The protestants of the north were not insensible to their danger, and did all in their power to avert the storm which threatened them. They wrote to the queen regent, to the commander of the French troops, to the popish nobles, and to those of their own persuasion: they solemnly disclaimed all rebellious intentions; they protested their readiness to yield due obedience to the government; they entreated all to refrain from offering violence to peaceable subjects, who sought only the liberty of their consciences, and the reformation of religion. But, finding all their endeavours fruitless, they resolved not to suffer themselves and their brethren to be massacred, and prepared {261} for a defence of the town against an illegal and furious assault. And so prompt and vigorous were they in the measures which they adopted, that the regent, when she approached, deeming it imprudent to attack them, proposed overtures of accommodation, to which they readily acceded.[393]

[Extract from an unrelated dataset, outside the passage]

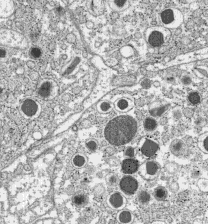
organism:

While the two armies lay before Perth, and negotiations were going on between them, our Reformer obtained an interview with the prior of St Andrews and the young earl of Argyle, who adhered to the regent. He reminded them of the solemn engagements which they had contracted, and charged them with violating these, by abetting measures which tended to suppress the reformed religion, and enslave their native country. The noblemen replied, that they had been induced, by the representations of the regent and the clergy, to believe that their brethren intended to swerve from their former loyalty, and, although they were now convinced that this charge was unfounded, they were anxious to fulfil the promise {262} which they had made to the queen, by bringing the present difference to an amicable termination; but, if she should violate the proposed treaty, they would withdraw their countenance from her, and openly take part with their brethren, to whom they considered themselves as bound by the most sacred ties. The regent was not long in affording them an opportunity of verifying their promise. No sooner had she taken possession of Perth, and perceived that the forces of the protestants were disbanded, than she began to disregard the conditions to which she had agreed. Argyle and the prior remonstrated against the infractions of a treaty which they had concluded at her earnest request, but were answered in such an unsatisfactory manner, that they deserted her court, and could never afterwards be persuaded to place any confidence in her promises.[394]